It has been reported that the leaf extract of P. orientalis shows hair growth-promoting activity.^15,16 In addition, it has been demonstrated that the extract from a herbal complex containing P. orientalis, Cnidium officinale Makino, and Angelica gigas Nakai shows a hair growth-stimulating effect.^30,32,33 In our current study, we mixed P. orientalis leaf extract with α-terpineol. It has been reported that α-terpineol has antibacterial activity,^34,35 which can be helpful in removing noxious microbial cells in the scalp of alopecia patients.^36,37 In addition, 3% lavender oil, including α-terpineol (0.6%), displayed a remarkable hair growth-promoting effect in C57BL/6 mice by reducing the number of perifollicular mast cells, which may induce hair loss.³⁸ Furthermore, rosemary oil containing α-terpineol (6.8%-8.2%)³⁹ shows a hair growth property by stimulating the scalp.⁴⁰ It has been reported that alcoholic terpenes, such as α‐terpineol, linalool, and carvacrol in essential oils, have relatively low toxicity and skin irritancy compared with synthetic penetration enhancers.^23,41 Taken together, P. orientalis and/or α-terpineol could be used as functional hair growth promoters, and we, in this study, found that PEaT was a potent hair growth promoter.
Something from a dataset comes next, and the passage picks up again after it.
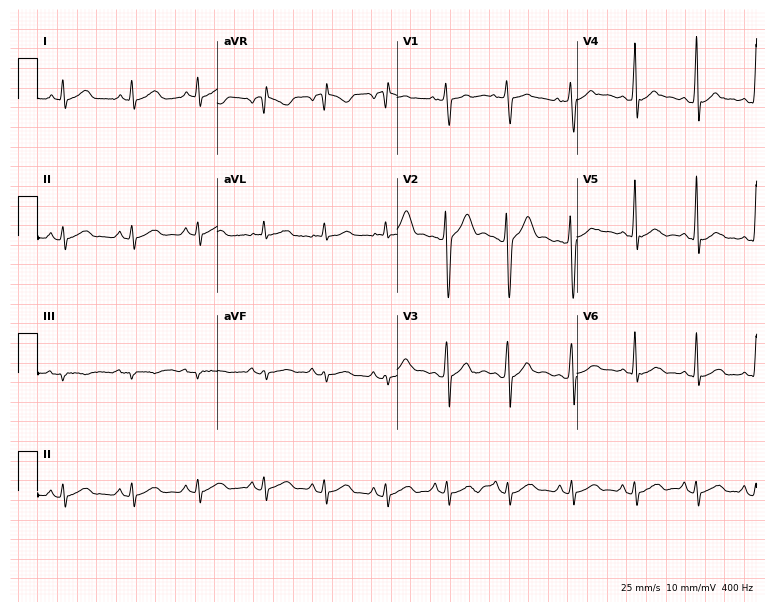
12-lead ECG from a 39-year-old man. No first-degree AV block, right bundle branch block (RBBB), left bundle branch block (LBBB), sinus bradycardia, atrial fibrillation (AF) or sinus tachycardia recorded for this tracing. Findings outside these six are not listed.

A hair follicle, as part of the skin, grows a hair by packing old cells together. In C57BL/6 mice, numbers and size of hair follicles increase when the hair cycle transits from the telogen phase to the anagen phase,²⁶ and follicular melanocytes produce dark pigment during the anagen phase, thus leading to truncal pigmentation.^26,42,43 During the hair cycle, a bright pink skin color indicates the telogen phase, and gray to black skin indicates the beginning of the anagen phase.²⁷ In the present study, spontaneous transition from the telogen to the anagen phase began at 14 days after shaving in the control mice, but the transition in the PEaT group began 7 days after the shaving, which was earlier than that in the control group. In addition, the topical application of P. orientalis water extract apparently enhanced hair growth, promoted the progression of the hair cycle from the telogen to the anagen phase, and prolonged the mature anagen phase compared with those in the control group.¹⁴

It is known that VEGF mRNA expression is upregulated by follicular keratinocytes and that follicle-derived VEGF increases perifollicular angiogenesis during the anagen phase, resulting in increases in hair regrowth rate, follicle number and size, and hair size.⁴⁴ In addition, dermal papilla cells play a key role in inducing transition from the telogen phase to the anagen phase and maintaining hair growth.⁴⁴ In the phases, growth factors and development-related molecules, such as IGF-1 and VEGF, modulate follicular growth and hair cycle; namely, dermal papilla cells regulate proliferation of the follicular epithelium.^45,46 Many studies have investigated various mechanisms of action of natural extracts that enhance hair growth and either treat or prevent hair loss. In our current study, PEaT induced significant increases of IGF-1 and VEGF expressions and numbers of Ki-67 positive cells, along with hair growth promotion compared with the control group. Therefore, based on the previous research results and our present study, it is likely that PEaT used in this study has a follicular growth property, which supports hair growth through increases in cell proliferation and expressions of growth factors.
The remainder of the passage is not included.